The past week has been tough. More than tough, the past week has been infuriating, frustrating, filled with moments of self doubt, self-recrimination, selfishness, and pettiness – and that’s just me.
Yet in the midst of it all, we have Sam. This little guy who fought so hard after being pulled from his mother’s womb 13 weeks early. The infant whose diaphragm was so underdeveloped that his chest collapsed inward when struggling for breath. He did wonderfully in the hospital, easily outpacing the weight gain of his peer neighbors and never getting sick. He never complains, only grunting and hiccuping to let us know when he’s hungry. He has major bouts of acid reflux that causes him to lock his head back, forming a crescent with his body that looks incredibly painful – yet afterwards he looks up at us with calm, trusting eyes and his iconic kissy face.

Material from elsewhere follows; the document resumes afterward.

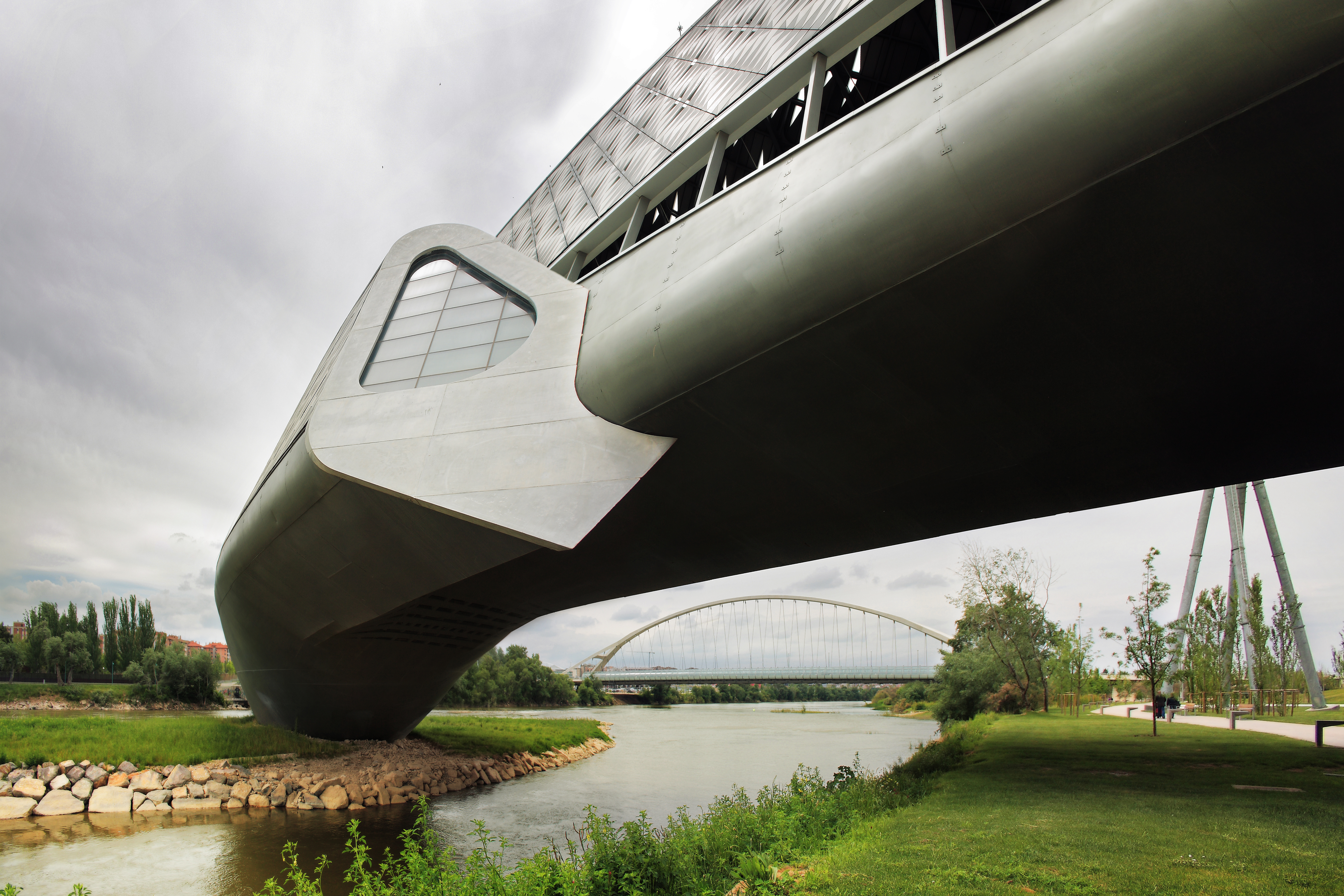 Bridge Pavilion & Third Millennium Bridge Río Ebro, Zaragoza, España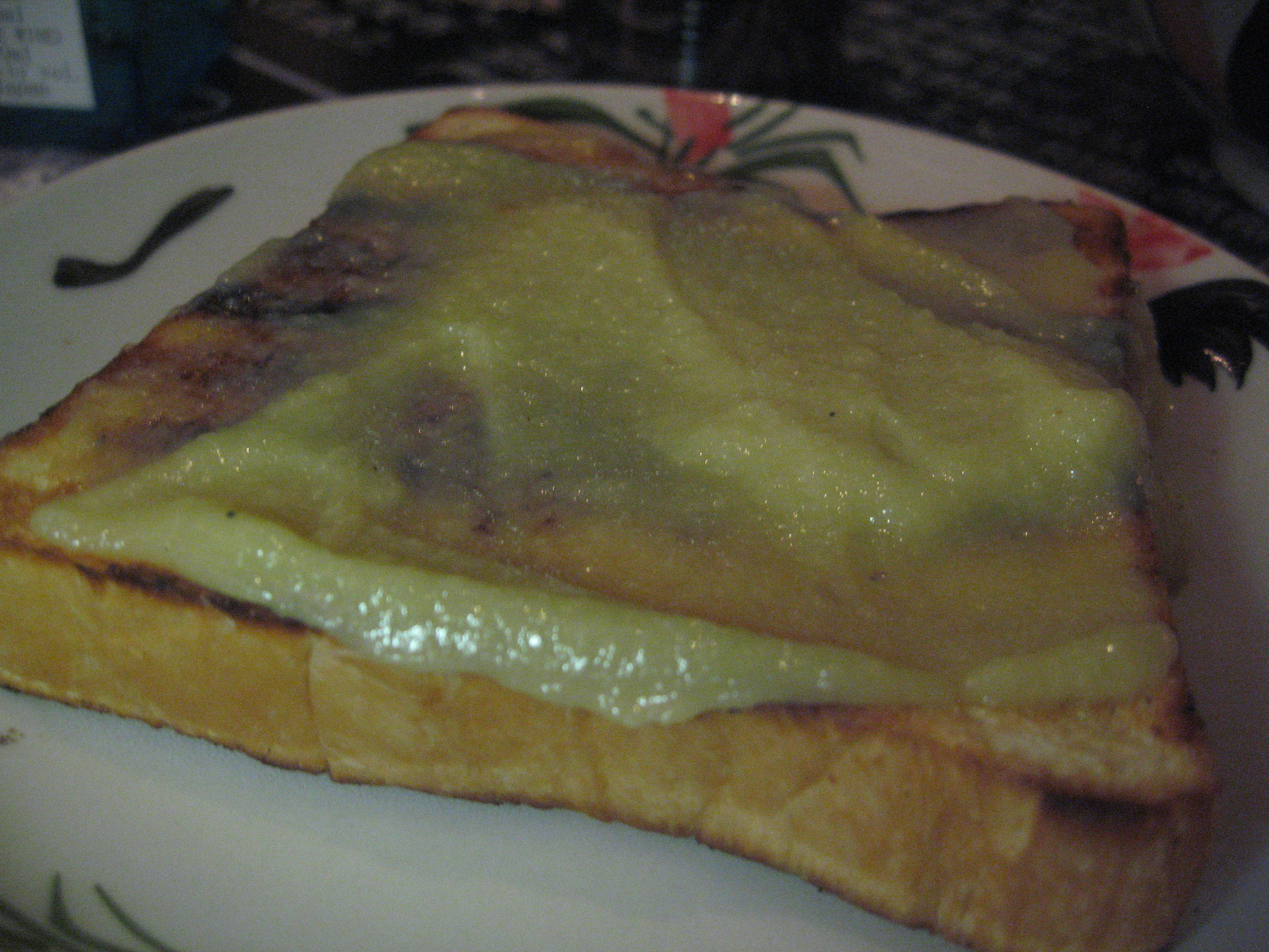 With kaya, a coconut egg jam @ Ping

His feeding this week has been the hardest thing I’ve ever had to deal with. Before we figured out his GER, he would cry and thrash as we tried feeding him, he falls asleep 20 minutes into his feeds, his average intake is still only ~70ml per feed. This volume weighs particularly heavily on us as we remember the hospital nurses’ expectation that he should have been taking 85ml before we left. We imagine their faces, filled with disappointment and judgement that we took our baby home before he was ready. We felt guilty that maybe we did. I felt like a failure as a parent as I couldn’t even feed my son – something that seems like it should be so basic, so core to the experience of being an infant that it should come naturally and easily. Yet, he wouldn’t eat.
We just came back from the third visit to his doctor in a week. Sam had gained negligible weight between last Friday and Monday and the Dr. was a little concerned and was considering bumping us to higher calorie formula. He gave us Zantac to help address the GER symptoms in the hopes that the medication would resolve the issue. Well, a combination of the Zantac, us learning how to feed Sam, and putting him onto a (very flexible) schedule has had the desired effect. In the past 4 days, Sam has put on 4oz of weight.
That is the standard of perfect weight gain.
He still doesn’t eat the full 85+ml that we feel that the hospital nurses would expect but we now know that our little fighter has an efficient metabolism that doesn’t need as much volume.
We’re okay with that.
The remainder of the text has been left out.